Let's start with visualizing inputs that maximise the activations of the first conv2d layer.

reconstructions_single_layer(children(FV.model)[0],'Initial Conv',
                             list(range(0,3)),save_fig=True)

resnet34_initial_conv_fmaps_0_1_2

Let's run the same for Conv2d layers further down the network.

reconstructions_single_layer(children(FV.model)[4][0].conv1,
                             'Layer 1 Block 1 Conv1',
                             list(range(0,3)),save_fig=True)
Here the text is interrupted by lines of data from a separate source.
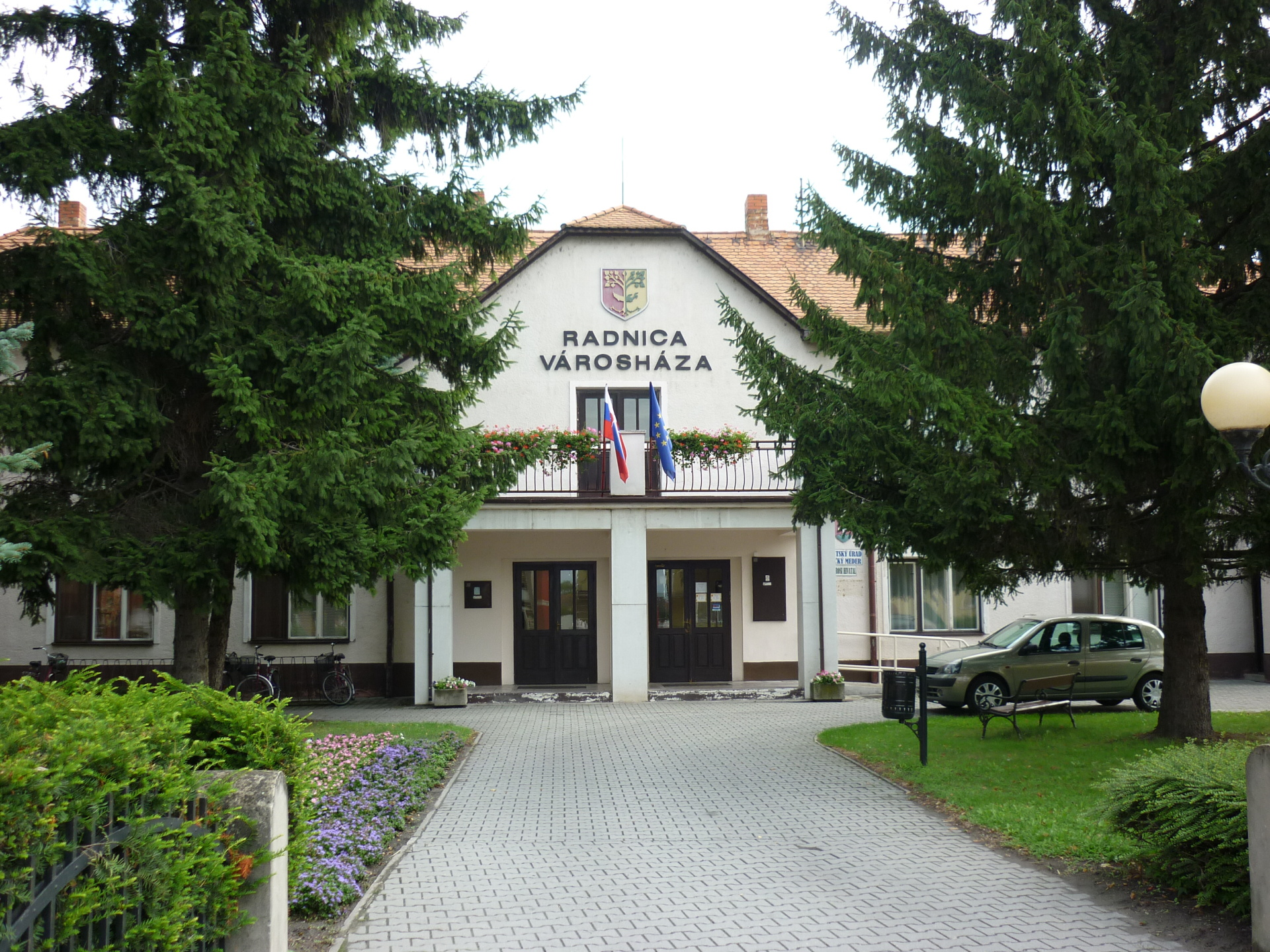 Veľký Meder
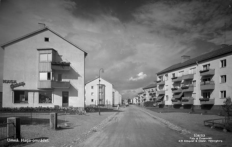 Hagaområdet.; Bostadsbebyggelse; Byggnadsverk; Miljöer; Stadsmiljö
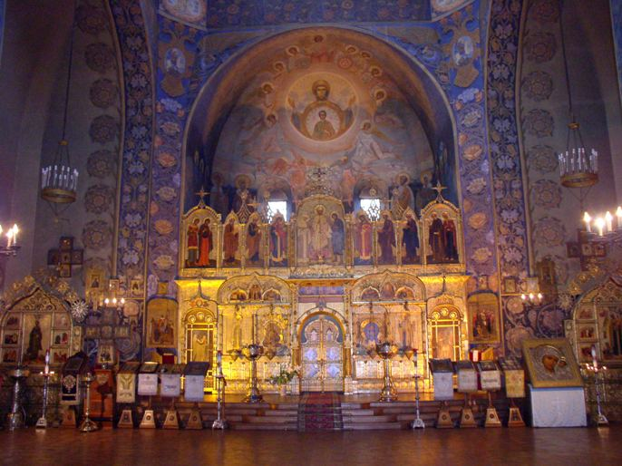 Внутренний вид Собора Святого Николая в Ницце
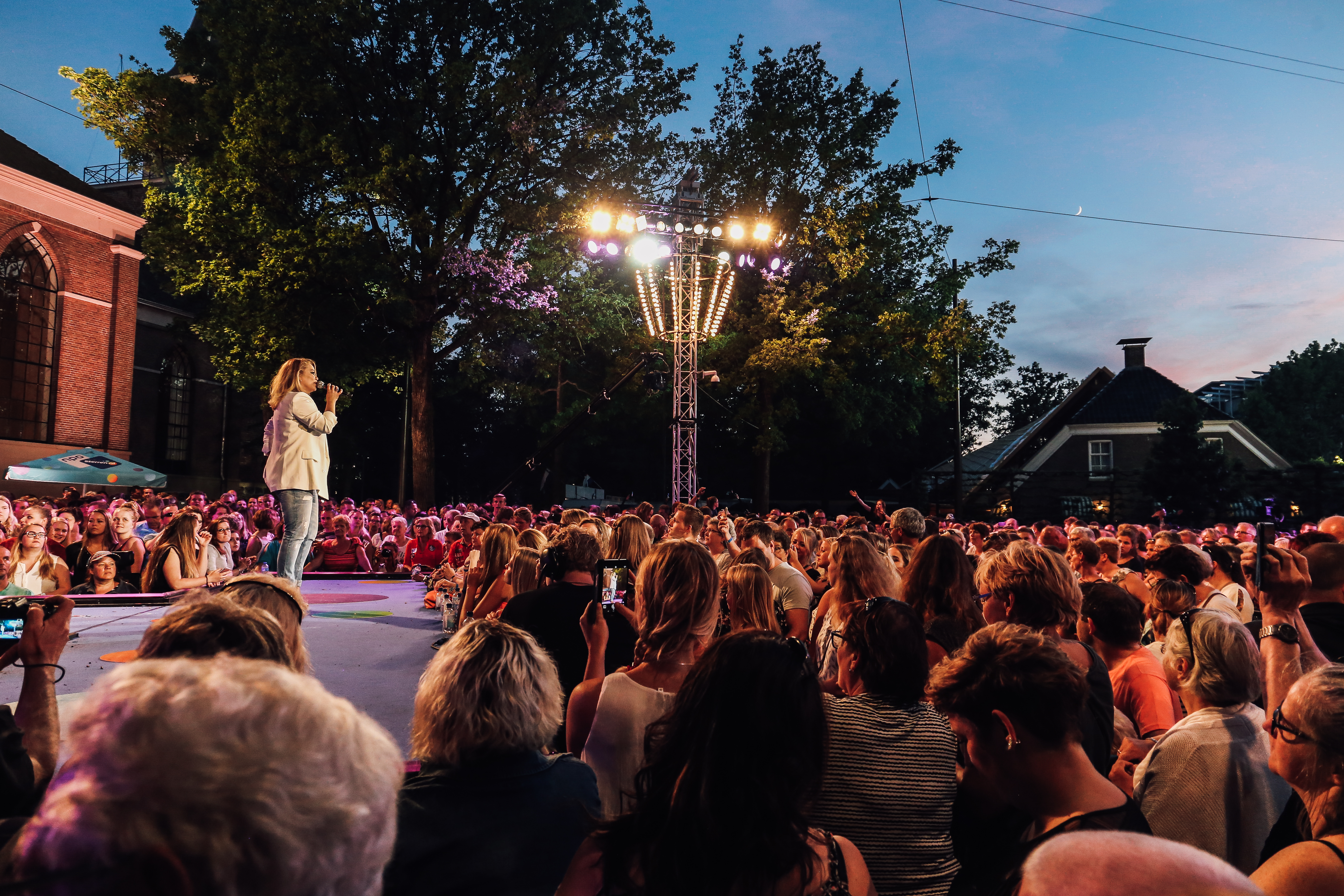 Antje Monteiro tijdens het Muziekfeest op het Plein: Emmen
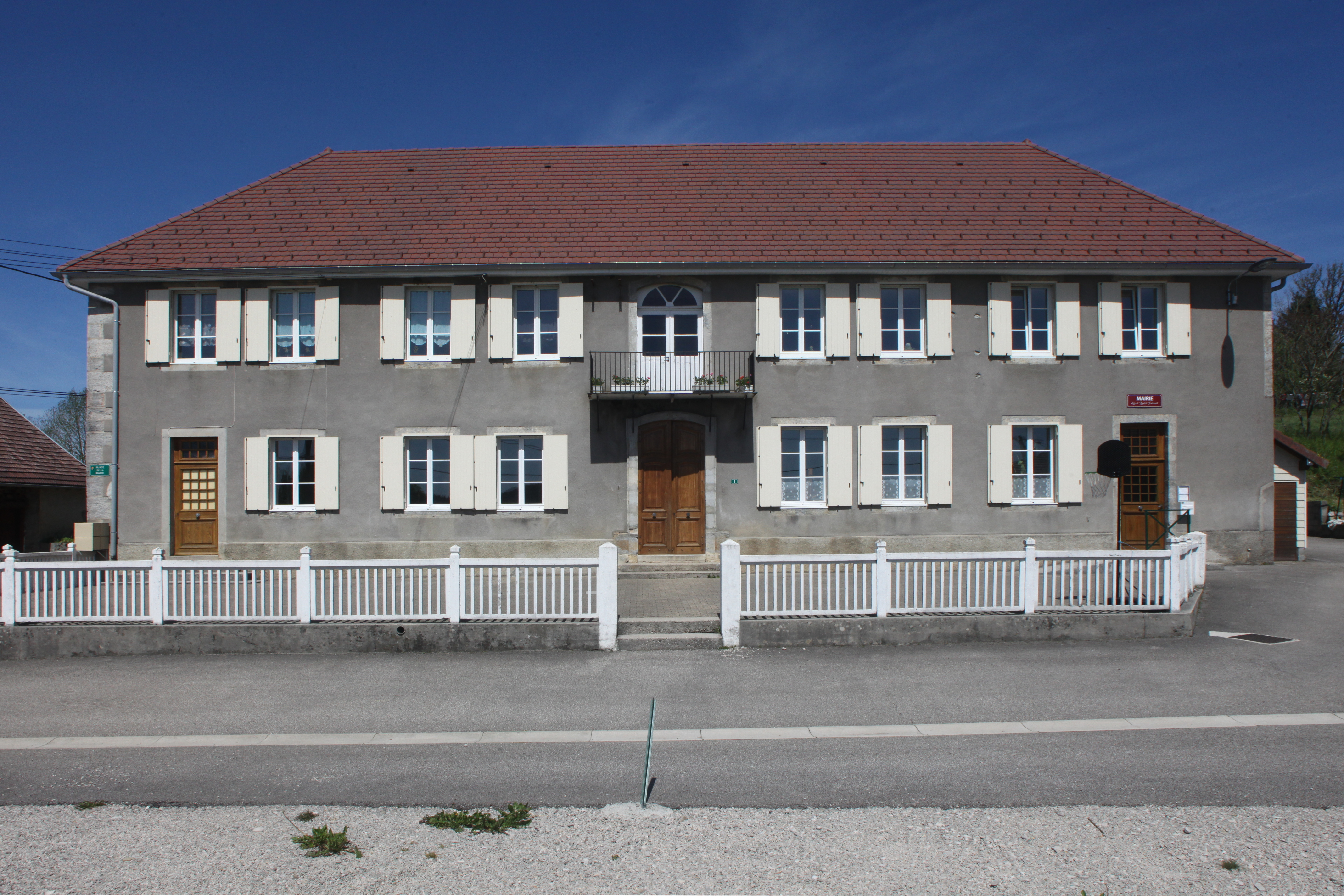 Mairie de Dournon (Jura).
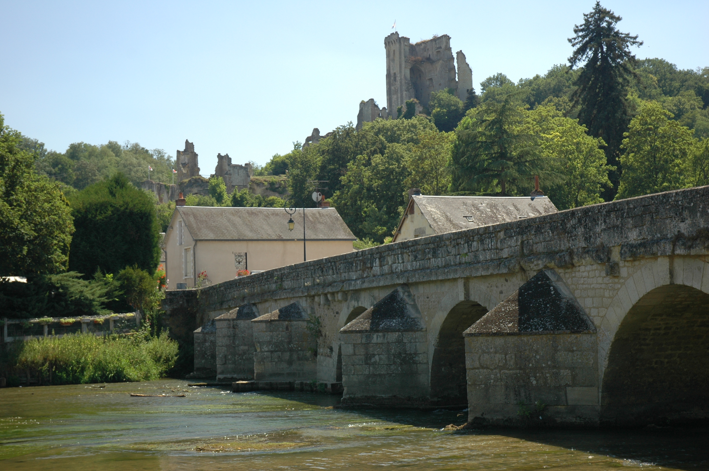 Pont sur le Loir à Lavardin (Loir-et-Cher, France) .
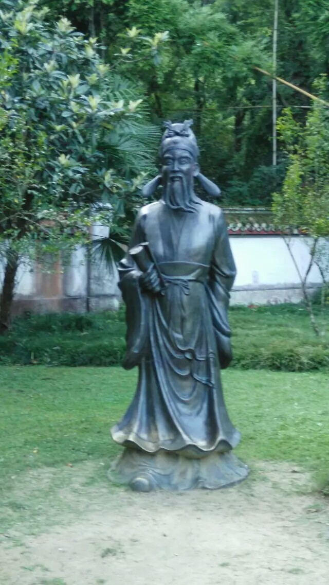 中文（中国大陆）: 柳永造像，保存于武夷山国家风景名胜区柳永纪念馆（武夷山市）。武夷山市地方志管理办公室立。铜质，儒生样貌，手持“书本”标为《巫山一段云》
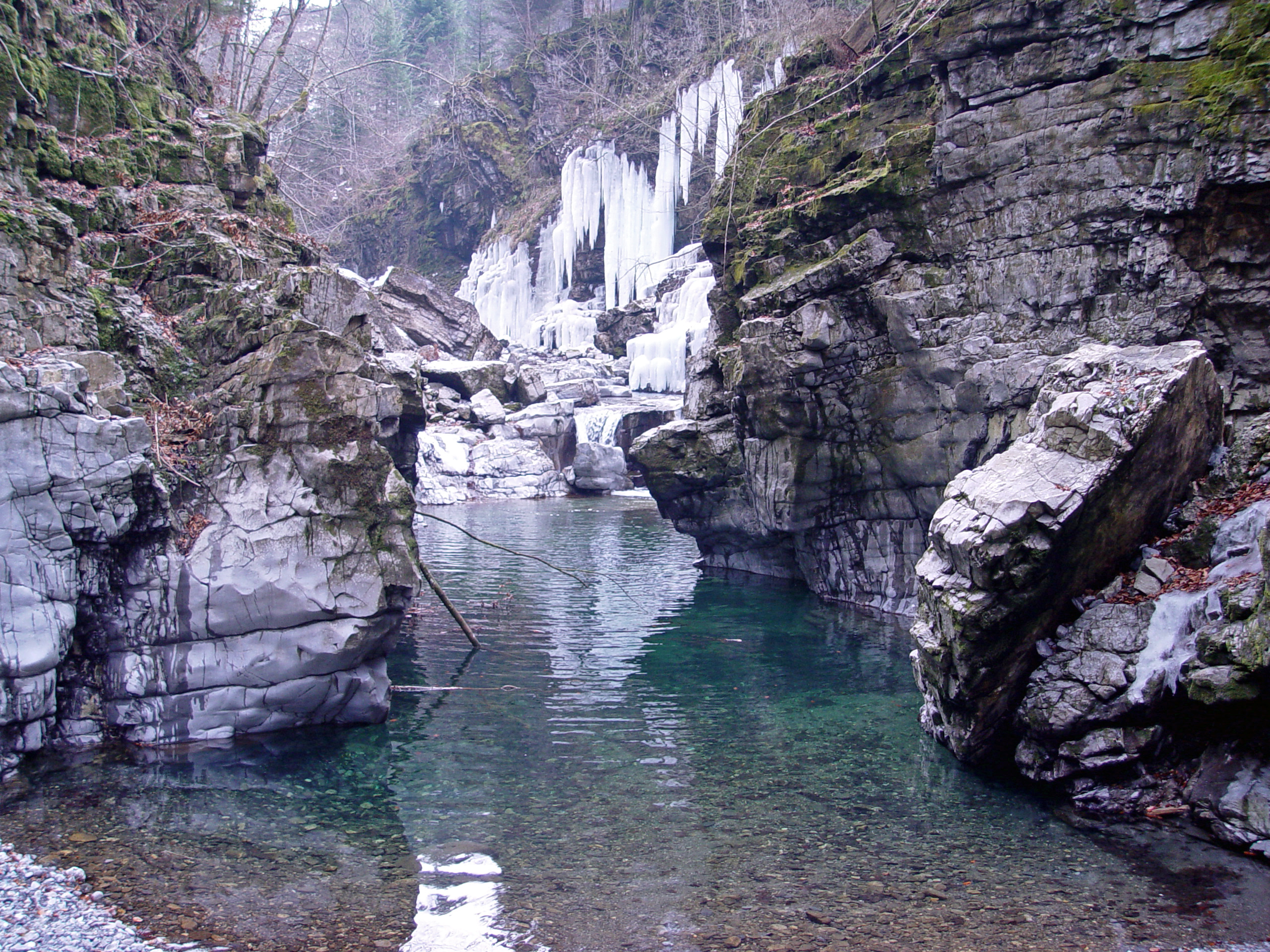 Fluss Muota in der engen Schlucht ca. drei Kilometer südöstlich von Ibach SZ.
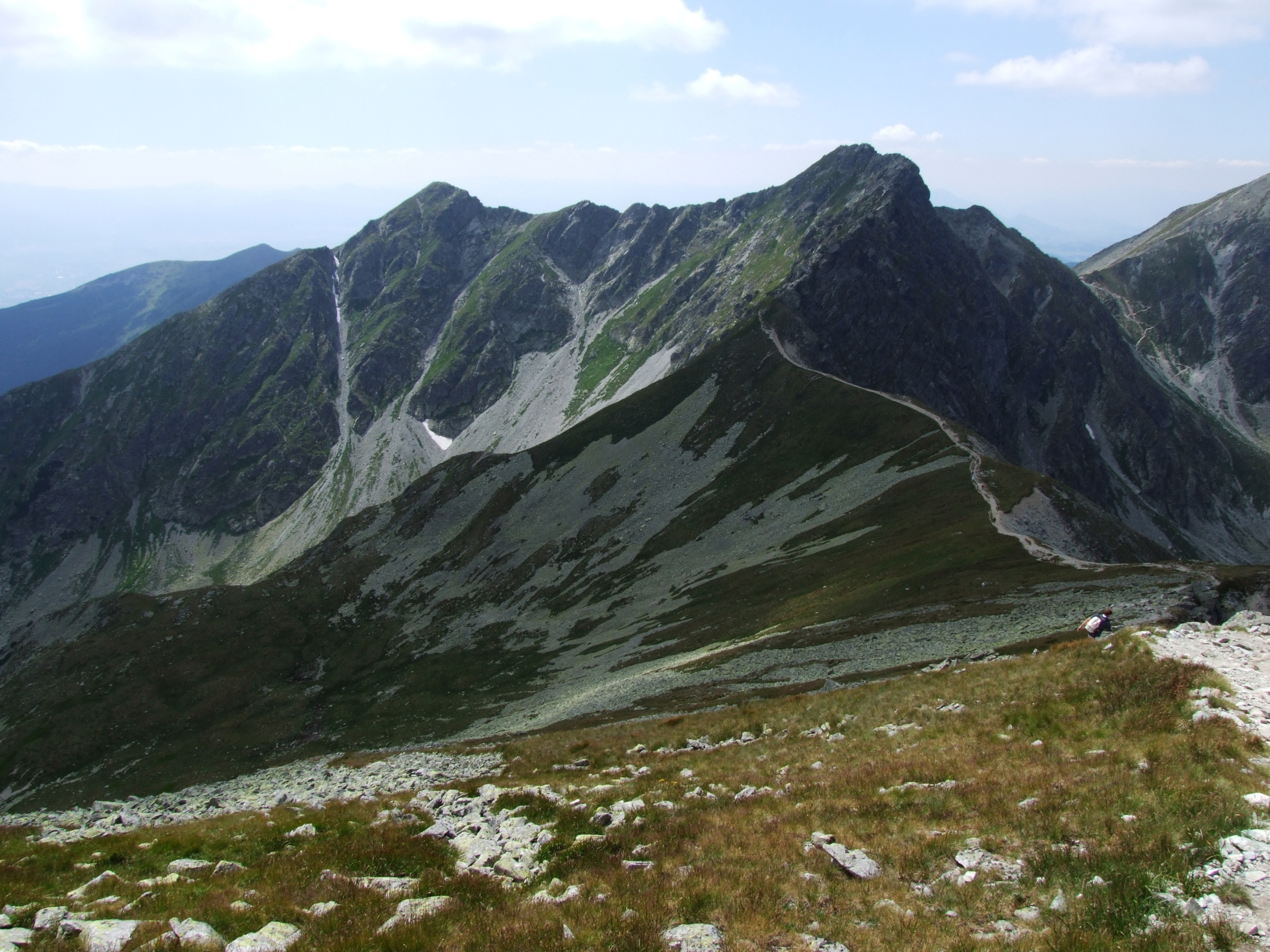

resnet34_layer_1_block_1_conv1_fmaps_0_1_2

reconstructions_single_layer(children(FV.model)[4][0].conv2,
                             'Layer 1 Block 1 Conv2',list(range(0,3)),
                             save_fig=True)

resnet34_layer_1_block_1_conv2_fmaps_0_1_2

reconstructions_single_layer(children(FV.model)[4][1].conv1,
                             'Layer 1 Block 2 Conv1',list(range(0,3)),
                             save_fig=True)

resnet34_layer_1_block_2_conv1_fmaps_0_1_2

reconstructions_single_layer(children(FV.model)[5][0].conv2,
                             'Layer 2 Block 1 Conv2',list(range(0,3)),
                             save_fig=True)

reconstructions_single_layer(children(FV.model)[6][0].conv1,
                             'Layer 3 Block 1 Conv1',list(range(0,3)),
                             save_fig=True)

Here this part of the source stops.